Constant memory usage in CUDA code

I can not figure it out myself, what is the best way to ensure the memory used in my kernel is constant. There is a similar question at c++ - How to use CUDA constant memory in a programmer pleasant way? - Stack Overflow.

I am working with GTX580 and compiling only for 2.0 capability. My kernel looks like

global Foo(const int *src, float *result) {…}

I execute the following code on host:

cudaMalloc(src, size);

cudaMemcpy(src, hostSrc, size, cudaMemcpyHostToDevice);

Foo<<<…>>>(src, result);

the alternative way is to add

constant src;

to .cu file, remove src pointer from the kernel and execute

cudaMemcpyToSymbol(“src”, hostSrc, size, 0, cudaMemcpyHostToDevice);

Foo<<<…>>>(result);

Are these two ways equivalent or the first one does not guarantee the usage of constant memory instead of global memory? size changes dynamically so the second way is not handy in my case.

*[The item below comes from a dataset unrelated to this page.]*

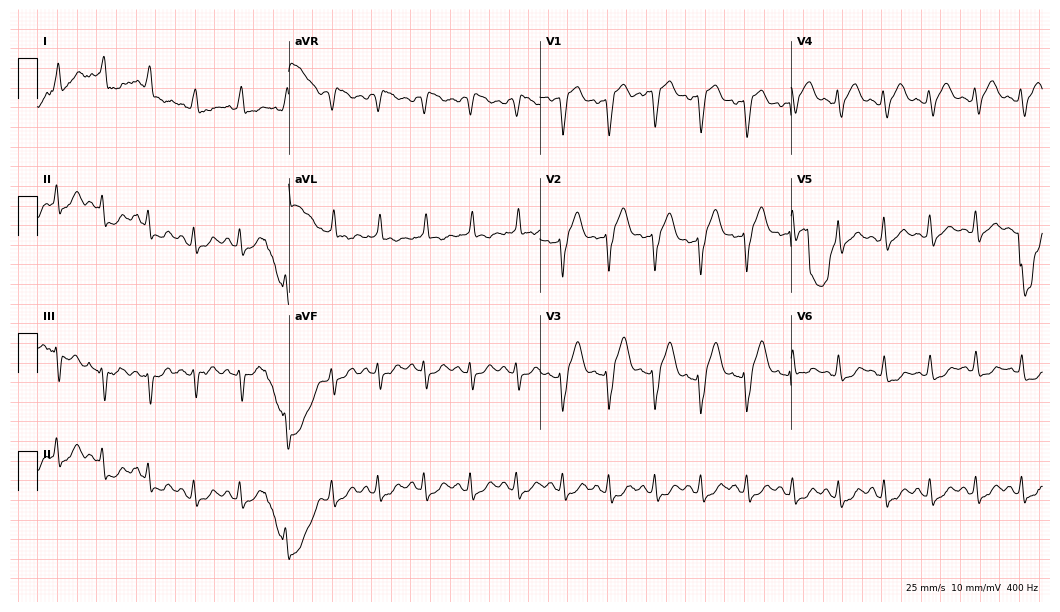
12-lead ECG from a 66-year-old male patient. Findings include sinus tachycardia (a sinus rate of 100 beats per minute or more).
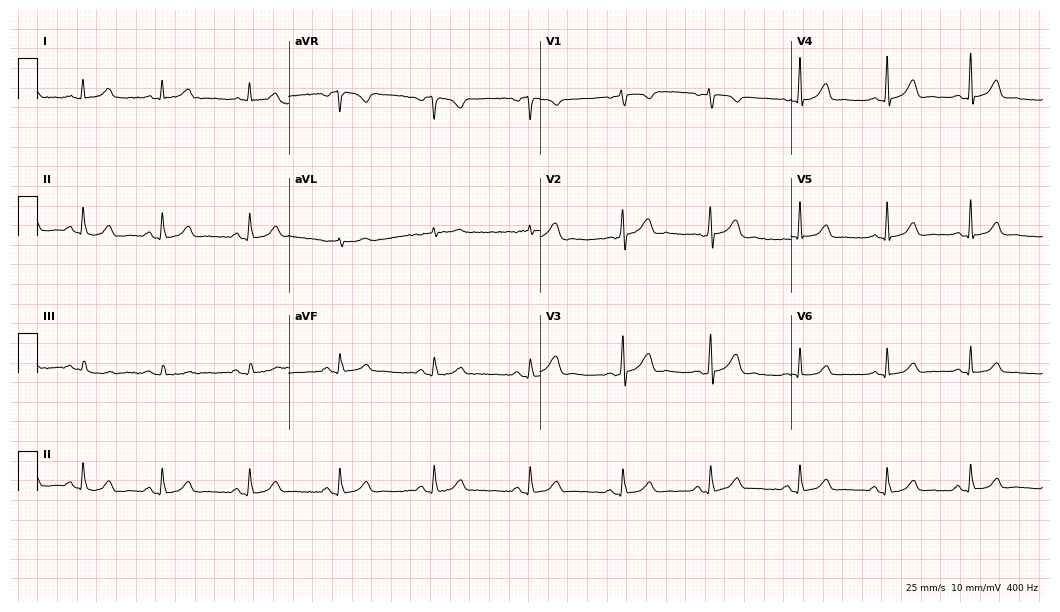
12-lead ECG from a female patient, 39 years old. Labelled as a normal ECG.

As far as I know using ‘const’ as a kernel parameter modifier means the same as in host C/C++ - You cannot change such a variable, it is read-only. The ‘constant’ memory array/pointer/variable means that when accessing it one read will be done for half-warp of threads. See CUDA documentation for more precise information, please.

Well, on StackOverflow it is written that

That’s why I am so interested.

specifying the pointer as const is a protective measure. It declares that the data is input only and not input / output and should not be changed in the function. The compiler checks that it is not written to and is allowed to make optimizations based on that assumption. It does not alter the location of the memory.

Using the const keyword says that the data is accessed via the constant cache, which is something completely different. Although theoretically possible (as OpenCL works this way), I doubt that the compiler will automatically read the input via the constant cache as it’s highly prone to performance problems.

  1. The constant cache is limited in size (not just the cache, but the entire buffer size is limited to 64KB per kernel)
  2. The constant cache has different required access patterns than global memory. It only works well if all threads in the warp access exactly the same memory address (a scatter operation) otherwise there is access serialization.

constant cache is very good for storing things such as convolution kernels, but is not very good for general purpose access.